1er mars 1769
Ma chère nièce, j'ai été bien charmé de voir votre écriture, car vous savez que j'aime votre style et surtout votre souvenir.
L'idée de n'être point oublié de vous me console dans ma solitude. Il y a aujourd'hui un an que je ne suis sorti de ma chambre et de mon jardin qu'une seule fois. Vous me paraissez avoir pour Paris autant d'aversion qu'il m'inspire d'indifférence. Paris est fort bon pour ceux qui ont beaucoup d'ambition, de grandes passions et prodigieusement d'argent avec des goûts toujours renaissants à satisfaire. Quand on ne veut être que tranquille, on fait fort bien de renoncer à ce grand tourbillon. Paris a toujours été à peu près ce qu'il est, le centre du luxe et de la misère: c'est un grand jeu de pharaon où ceux qui taillent emboursent l'argent des pontes. Mais vous trouveriez Paris le pays de la félicité, si vous aviez vu comme moi le temps du système où il était défendu comme un crime d'état, d'avoir chez soi pour cinq cents francs d'argent.

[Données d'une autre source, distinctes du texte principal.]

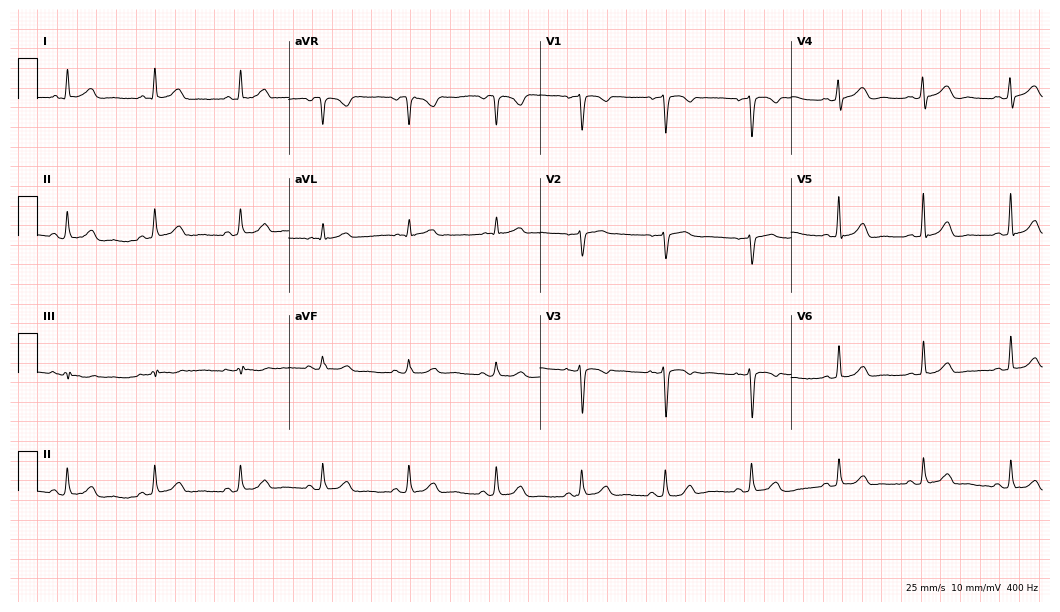
12-lead ECG from a female, 47 years old (10.2-second recording at 400 Hz). Recorded interpretation: within normal limits.

Vous n'étiez pas née lorsqu'on augmenta de cent francs la pension que l'on payait pour moi au collège, et que moyennant cette augmentation, j'eus du pain bis pendant toute l'année 1709. Les parisiens sont aujourd'hui des sybarites, et crient qu'ils sont couchés sur des noyaux de pêches parce que leur lit de roses n'est pas assez bien fait. Laissez les crier, et allez dormir en paix dans votre beau château d'Ornoi.
Je m'affaiblis tous les jours, ma chère nièce; je n'ai pas longtemps à vivre, et bientôt je vous dirai bonsoir. Si en attendant vous voulez vous amuser à Ornoi de quelques nouveautés, vous n'avez qu'à faire un marché avec la fermière générale qui se charge de vos paquets: on lui donnera la permission de les lire pourvu qu'elle vous les envoie bien honnêtement. Je vous embrasse, vous et m. de Florian de tout mon cœur.